Charlton, who had done a short course at the College of Imperial Defence, pointed out that the problem of giving Germany back her Colonies was by no means as simple as it looked. Where, he asked, would Britain be now if Germany had not been deprived of her African possessions after the last Great War? In the last half-dozen years Hitler would have established huge arsenals and air-bases in German West, Tanganyika and the Cameroons and would have turned their ports into heavily-fortified lairs for great flotillas of commerce raiders and submarines.

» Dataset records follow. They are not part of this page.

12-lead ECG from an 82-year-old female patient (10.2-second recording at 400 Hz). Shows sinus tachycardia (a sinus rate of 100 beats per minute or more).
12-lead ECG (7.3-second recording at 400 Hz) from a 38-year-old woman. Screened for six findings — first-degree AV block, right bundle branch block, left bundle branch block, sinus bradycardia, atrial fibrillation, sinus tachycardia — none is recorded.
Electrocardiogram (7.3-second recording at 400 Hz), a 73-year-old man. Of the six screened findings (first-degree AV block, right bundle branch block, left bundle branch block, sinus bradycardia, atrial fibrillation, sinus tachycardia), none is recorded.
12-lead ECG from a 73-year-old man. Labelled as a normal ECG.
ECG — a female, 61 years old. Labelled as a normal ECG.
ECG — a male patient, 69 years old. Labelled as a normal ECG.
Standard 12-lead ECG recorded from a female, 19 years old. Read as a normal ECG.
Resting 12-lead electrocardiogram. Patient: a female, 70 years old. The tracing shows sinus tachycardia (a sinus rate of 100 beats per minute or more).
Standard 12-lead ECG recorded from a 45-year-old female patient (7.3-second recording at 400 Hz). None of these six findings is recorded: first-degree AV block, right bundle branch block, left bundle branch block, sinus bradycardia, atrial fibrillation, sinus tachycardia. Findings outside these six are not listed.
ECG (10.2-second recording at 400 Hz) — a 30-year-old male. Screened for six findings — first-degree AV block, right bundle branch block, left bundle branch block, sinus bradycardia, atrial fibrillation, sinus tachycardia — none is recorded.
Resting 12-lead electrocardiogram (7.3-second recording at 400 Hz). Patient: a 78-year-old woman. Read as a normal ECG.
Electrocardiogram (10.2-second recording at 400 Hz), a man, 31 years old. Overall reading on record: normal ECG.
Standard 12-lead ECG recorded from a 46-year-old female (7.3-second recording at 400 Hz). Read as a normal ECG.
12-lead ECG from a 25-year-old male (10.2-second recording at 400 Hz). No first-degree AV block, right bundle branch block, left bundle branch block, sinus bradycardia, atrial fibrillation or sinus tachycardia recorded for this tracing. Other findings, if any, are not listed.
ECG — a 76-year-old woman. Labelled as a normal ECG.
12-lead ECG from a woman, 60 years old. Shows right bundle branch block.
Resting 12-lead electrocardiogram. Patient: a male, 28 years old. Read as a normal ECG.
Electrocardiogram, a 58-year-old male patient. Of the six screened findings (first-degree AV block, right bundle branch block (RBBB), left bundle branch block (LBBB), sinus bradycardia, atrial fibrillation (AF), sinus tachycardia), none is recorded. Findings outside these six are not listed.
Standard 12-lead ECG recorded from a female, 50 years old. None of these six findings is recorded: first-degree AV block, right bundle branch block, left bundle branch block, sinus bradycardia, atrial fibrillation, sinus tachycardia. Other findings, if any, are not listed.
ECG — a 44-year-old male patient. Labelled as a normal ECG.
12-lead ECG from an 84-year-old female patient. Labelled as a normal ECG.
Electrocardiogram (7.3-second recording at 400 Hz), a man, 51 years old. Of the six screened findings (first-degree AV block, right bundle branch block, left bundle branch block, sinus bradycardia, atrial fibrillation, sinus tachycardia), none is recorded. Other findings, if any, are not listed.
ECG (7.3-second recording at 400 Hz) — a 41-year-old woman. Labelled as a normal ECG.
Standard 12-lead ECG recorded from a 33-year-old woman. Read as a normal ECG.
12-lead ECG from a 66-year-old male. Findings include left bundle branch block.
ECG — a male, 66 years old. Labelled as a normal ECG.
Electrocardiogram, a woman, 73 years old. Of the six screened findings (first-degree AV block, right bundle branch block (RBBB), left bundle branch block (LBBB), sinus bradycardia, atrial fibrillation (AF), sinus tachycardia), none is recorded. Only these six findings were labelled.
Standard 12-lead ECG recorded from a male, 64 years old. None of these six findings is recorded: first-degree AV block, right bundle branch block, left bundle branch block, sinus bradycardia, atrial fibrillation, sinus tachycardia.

The coming of the aeroplane, the increased range of U-boats and fast motorcraft, the destructive power of mines and direct communication by wireless had absolutely revolutionised strategy in the last quarter of a century and would have made such enemy bases a hundred times more potent as factors in the struggle than they were in 1914. With them in her hands Germany would have been able totally to disrupt Britain's sea traffic in both the South Atlantic and the Indian Ocean, cutting
her and France off entirely from the Eastern hemisphere in which lay the greater part of both their Empires. In addition Hitler's African bombing squadrons would have had Johannesburg, Cairo, Cape Town and the Suez Canal at their mercy; and any determined attempt to protect these African territories would have necessitated Britain and France detaching so large a proportion of their Air Forces from the main theatre of operations that they could have been left virtually defenceless at home. A
Blitzkrieg
then might even have caused the Democracies to lose the war. Freddie paled with his intensity as he added firmly: “That is why never, never again must Germany be allowed to hold one square mile of African soil.”